D’autres discussions possibles ? Donc vous ne fermez pas totalement la porte. Juste une dernière question justement encore sur cette politique monétaire de quantitative easing : est-ce qu’elle pourrait restaurer la confiance en fait, cette politique monétaire de la Banque centrale européenne ?

Benoît Cœuré : Elle peut contribuer à restaurer la confiance parce qu’elle doit consolider la confiance dans une institution importante de l’Europe, qui est la Banque centrale qui a un mandat clair, précis, étroit, qui est que l’inflation soit à 2 % et il est de notre devoir de tout faire pour respecter ce mandat.

Maintenant, la confiance en général, elle ne dépend pas de la BCE ; elle dépend de la croissance, elle dépend des réformes dans les différents pays, elle dépend de la capacité de chacun des membres de la zone euro à créer de la croissance. Et ça, ça ne dépend pas de la BCE ; ça, c’est entièrement entre les mains des gouvernements.

La France fait-elle suffisamment de réformes ?

Benoît Cœuré : La France fait des réformes. D’ailleurs, tous les grands pays européens ont besoin de réformes, pas seulement la France : l’Italie a besoin de réformes, elle en fait ; l’Allemagne à sa manière a aussi besoin de réformes pour préparer son avenir – elle a besoin d’investir, par exemple – pour les économistes, c’est une évidence. Donc tous les grands pays européens ont besoin de réformes et sont parfois un peu à la traîne sur d’autres pays plus petits, qui eux ont subi la crise de plein fouet et ont dû s’adapter de manière très douloureuse. Donc maintenant c’est au tour des grands pays de faire les réformes. La France est dans ce mouvement de réforme. Elle le fait manifestement. Je crois que la Macron, par exemple, est un bon exemple de…

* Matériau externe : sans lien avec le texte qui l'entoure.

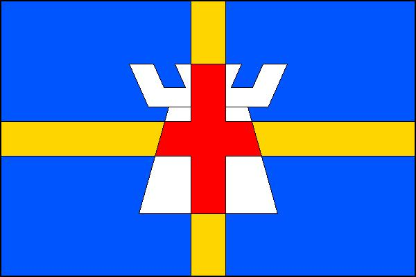 Vlajka obce Martínkovice

…La loi Macron va dans le bon sens, vous dites.

Benoît Cœuré : Elle va dans le bon sens, elle va dans le bon sens. Ce qui est important de notre point de vue, ce n’est pas notre rôle de dire au Gouvernement français ce qu’il doit faire, ce n’est pas le rôle de la BCE. Ce qui est important pour nous, c’est de voir au niveau de la zone euro, et en particulier entre les grands pays, une dynamique de réformes qui soit la plus large possible, qui soit coordonnée et cohérente car ce sont des pays qui partagent une monnaie commune qui doivent se parler, qui doivent avoir des stratégies de réformes, qui vont dans la même direction et qui sont coordonnées et cohérentes et qui soient les plus vastes possible.

Voilà : donc les plus vastes possible, les plus coordonnées possible. Merci beaucoup, Benoît Cœuré, vous êtes en duplex de Francfort, membre du Directoire de la Banque centrale européenne. Restez avec nous sur France 24.